Y más allá de las modas y de los
oficios de buscador de novedades, la deshumanización de las vanguardias más
interesadas en epatar o en ser los primeros que en crear una belleza.
Interesados quizás, precisamente, en no crear belleza, sino inquietud en el
espectador. El arte quiso dar más aún que el arte, la belleza perdió la
centralidad, el arte se arrogó la obligación moral de servir a unos objetivos
ajenos, a la transformación social, a la conservación de la tradición, a la
propaganda. La música, por ejemplo, tras la explosión hippie tenía que ser más
que música. John Covach utiliza el
término “estética hippie” para dar cuenta de esta aspiración. La música no sólo
debía ser entretenimiento, debía tener un mensaje, aspiraba a la respetabilidad
que sólo la música de tradición escrita tenía, ofrecía el acceso a un mundo
distinto. El arte por el arte quedaba corto.
La belleza sobrepasa los límites
del circuito del arte. Una broma pesada que orquestan las galerías, los
críticos, académicos, coleccionistas. A partir de la carrera de las vanguardias
parece que el texto básico para entender el arte es simplemente el cuento del
traje nuevo del emperador. Muy fácil hacer la caricatura de los necios que
reverencian lo que no comprenden y no pueden ver. Ese campo, en terminología de
Bourdieu, no es el campo de la belleza. Es el campo de la mercancía, el valioso
campo de la mercancía que otorga valor y distinción a quien posee, no tanto la
obra, sino el criterio para distinguirlo. En un juego de espejos infinitos la
apreciación del arte se convierte en una jerga especifica de los iniciados.
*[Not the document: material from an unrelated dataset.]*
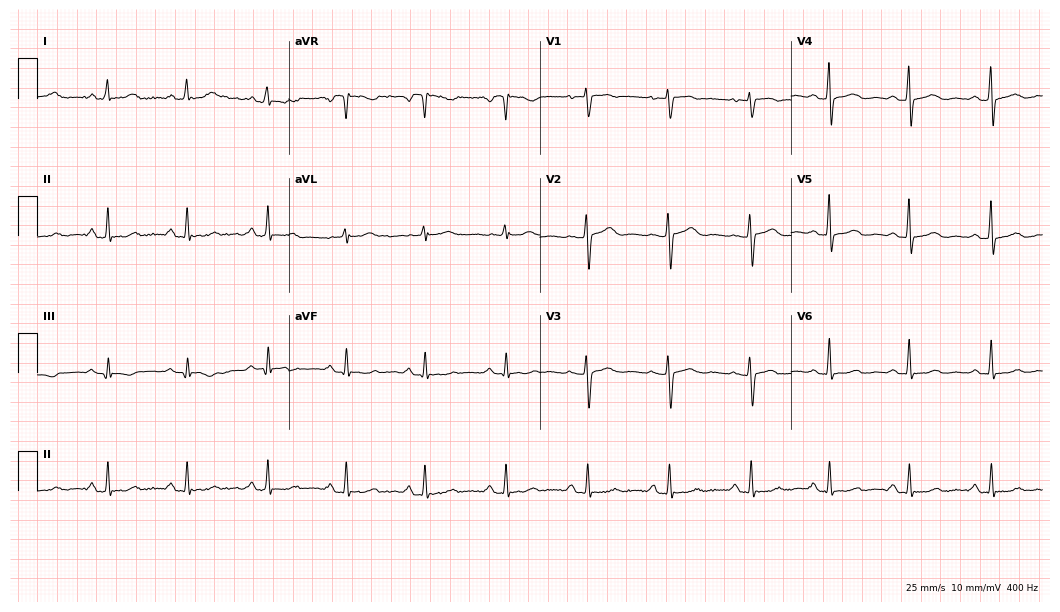
Resting 12-lead electrocardiogram. Patient: a 49-year-old woman. None of these six findings is recorded: first-degree AV block, right bundle branch block, left bundle branch block, sinus bradycardia, atrial fibrillation, sinus tachycardia.

La belleza, y lo sabemos en
nuestros intestinos, se escapa por un momento a todo eso. Saber mirar la
belleza de la naturaleza se parece al conocimiento necesario para apreciar la
belleza del arte. Cuanto más sabes, más lo aprecias. Hay ejercicios para
apreciarlos, la tradición japonesa del haiku es un entrenamiento espiritual
para ver la belleza del instante tan poderoso como los comentarios lingüísticos
y artísticos de los críticos y académicos. Educar la mirada como se educa la
mano del dibujante, exactamente con el mismo procedimiento nos enseñó John
Ruskin.
Y confiar en tener los sentidos
abiertos para apreciar la belleza sin intermediarios, para luego, con pausa,
deleitarnos con una apreciación más profunda, que todo nuestro ser, con nuestra
memoria, nuestros conocimientos, nuestra conciencia, traspase la mirada
apresurada. La belleza duele porque los músculos la sienten, duele porque el
corazón siente, duele porque los ojos sienten, duele porque sentimos
intensamente.
Al final, como siempre, aceptar
que ya está todo dicho, porque mientras exista un misterio para el hombre,
sabia Bécquer, habrá poesía.
Qué delicia de artículo que viene a ilustrarnos sobre algo tan complejo y a la vez tan sencillo en ocasiones como es la belleza. Al alcance de todos está, `pero no son todos los que se detienen por un momento en buscar la belleza en cada estado de los que somos partícipes, en todos y cada uno de los instantes en los que con nuestros ojos, nuestros oídos, nuestro olfato, gusto, tacto, llegamos a percibir ese principio que nos anima a seguir perseverando en esa continua búsqueda de lo que vino a llamarse sublime: LA BELLEZA. EXCEPCIONAL, mi querido amigo.